ViT provides the possibilities of using transformers along as a backbone for vision tasks. However, due to transformer conduct global self attention, where the relationships of a token and all other tokens are computed, its complexity grows exponentially with image resolution. This makes it inefficient for image segmentation or semantic segmentation task. To this end, twin transformer is proposed in Swin Transformer: Hierarchical Vision Transformer using Shifted Windows, which addresses the computation issue by conducting self attention in a local window and has multi-layers for windows at different resolution.

Network Architecture

The image below described the architecture of the swin transformer:

Screen Shot 2021-04-11 at 5.24.16 PM

For input:

It first splits an input RGB image into non-overlapping patches by a patch splitting module, like ViT. Each patch is treated as a “token” and its feature is set as a concatenation of the raw pixel RGB values. The paper uses \(4\times4\) patches;
A linear embedding projects the each patch (\(1\times48\)) to a \(1\times C\) feature vector. C could be 96, 128 and 192, depends on network size.

Swin Transformer is built by replacing the standard multi-head self attention (MSA) module in a Transformer block by a module based on shifted windows. A Swin Transformer block consists of a shifted window based MSA module, followed by a 2-layer MLP with GELU non- linearity in between. A LayerNorm (LN) layer is applied before each MSA module and each MLP, and a residual connection is applied after each module.
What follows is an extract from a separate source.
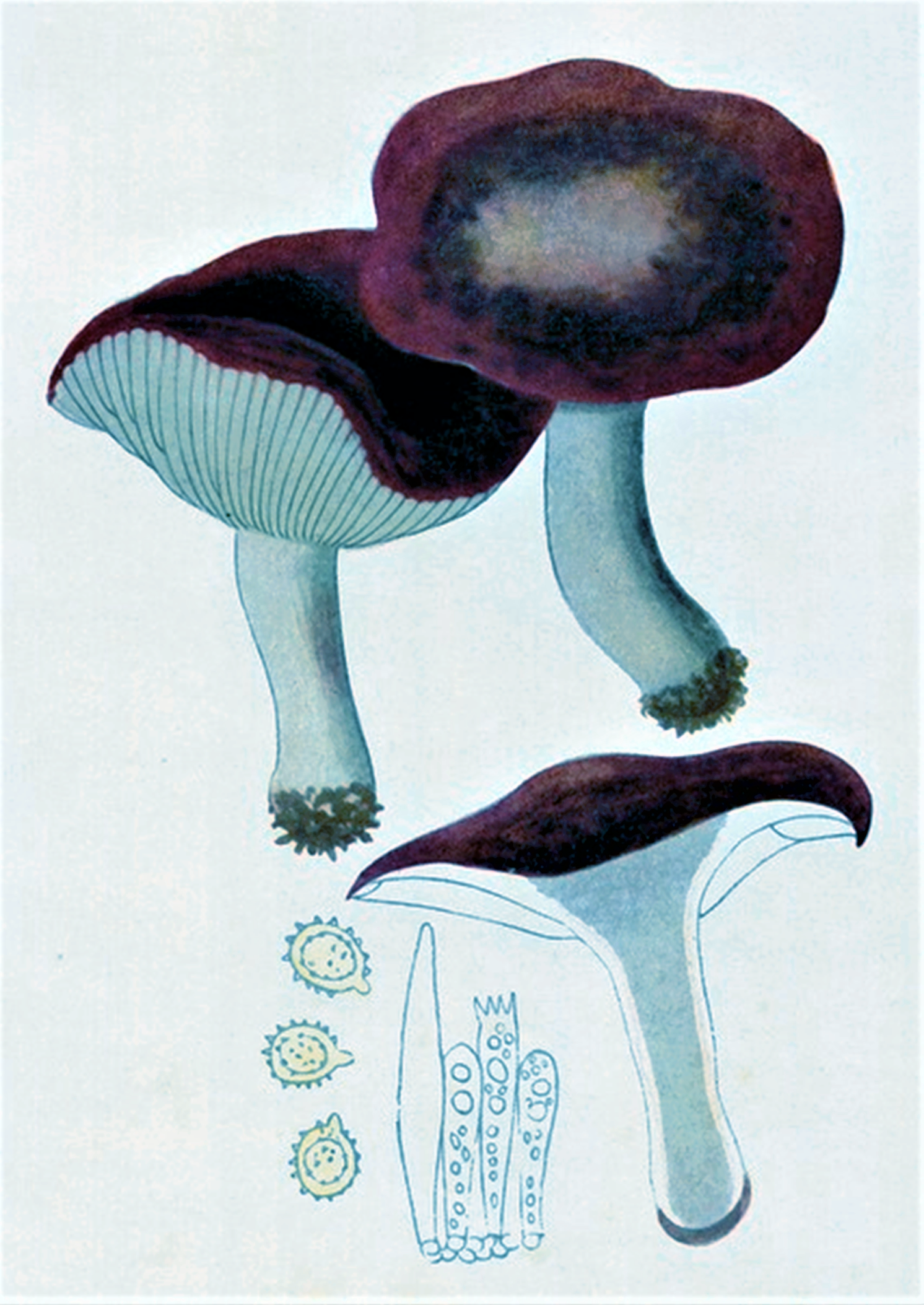 Giacomo Bresadola: Russula depallens (Pers. : Fr. (1838) als Synonym zu Krombholz’ Agaricus atropurpureus von 1845 (S. 409), heute gehörig zu Russula atropurpurea (Krombh., 1845) Britzelm. (1893)

Self Attention in Non-overlapped Windows

One of the major contributions of swin transformer is that it proposes to perform self attention in a local window instead of globally (each red box as shown below). The windows are arranged to evenly partition the image in a non-overlapping manner and each window contains \(M\times M\) patches (M=7 in the paper).
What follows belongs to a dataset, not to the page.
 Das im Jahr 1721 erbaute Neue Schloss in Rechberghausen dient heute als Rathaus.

Screen Shot 2021-04-11 at 5.31.42 PM

To produce a hierarchical representation, the number of tokens is reduced by patch merging layers as the network gets deeper. The first patch merging layer concatenates the features of each group of \(2\times2\) neighboring patches, and applies a linear layer on the 4C-dimensional concatenated features. This reduces the number of tokens by a multiple of \(2\times2=4\) (2× downsampling of resolution), and the output dimension is set to 2C.

Shifted Windows

The window-based self-attention module lacks connections across windows, which limits its modeling power. To intro- duce cross-window connections while maintaining the effi- cient computation of non-overlapping windows, we propose a shifted window partitioning approach which alternates be- tween two partitioning configurations in consecutive Swin Transformer blocks. Screen Shot 2021-04-11 at 5.33.48 PM

To handle the window at the boundary of image, cyclic shift is used. With the cyclic-shift, the number of batched windows re- mains the same as that of regular window partitioning, and thus is also efficient. It is found to be more efficient and accurate than sliding window method or padding window method.
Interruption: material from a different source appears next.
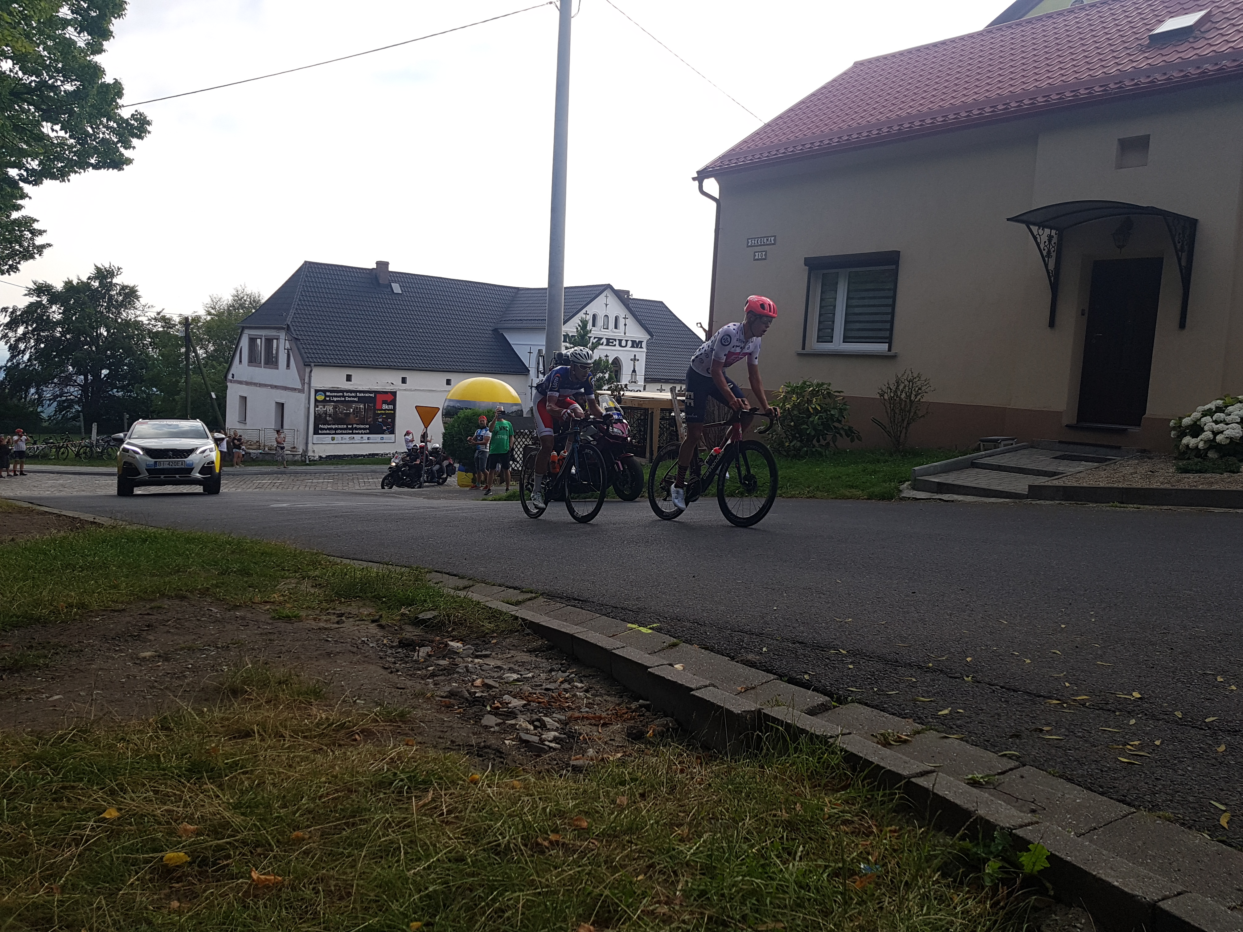 Tour de Pologne 2020, etap II (6 sierpnia 2020), tuż przed górską premią na Górze Świętej Anny. Na zdjęciu dwaj uciekający kolarze, Julius van den Berg (z przodu) i Maciej Paterski

Screen Shot 2021-04-11 at 5.35.30 PM

Table below compares the performance of with and without shifted window, which obviously shows the benefits:

Screen Shot 2021-04-11 at 5.40.27 PM

Screen Shot 2021-04-11 at 5.42.07 PM

Relative Position Bias

A relative position bias \(B\in\mathbb{R}^{M^2\times M^2}\) is included to each head in computing the similarility for self attention:

\[Attention(Q,K,V)=SoftMax(\frac{QK^T}{\sqrt(d)+B})\]

d is the query (Q) and key (K) dimension. B is learned from data. The experiment shows relative position bias is important to the final performance, and outperform absolute/global position embedding, which is shown in the table below.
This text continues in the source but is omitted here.